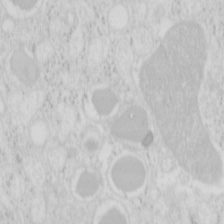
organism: Mouse
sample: Pancreas
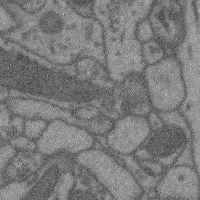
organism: Mouse
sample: Cerebral cortex
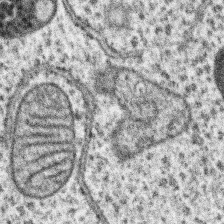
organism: Human
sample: HeLa cells
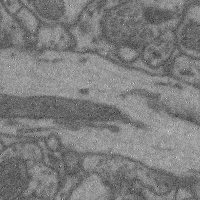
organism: Mouse
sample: Cerebral cortex
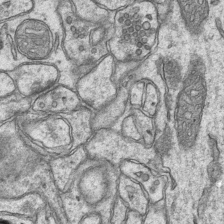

- - - - - - -

- Work task
The output is to be the material in full and unaltered, with pictures omitted.

- Written response
organism: Mouse
sample: Pancreas
organism: Mouse
sample: Cerebral cortex
organism: Human
sample: HeLa cells
organism: Mouse
sample: Cerebral cortex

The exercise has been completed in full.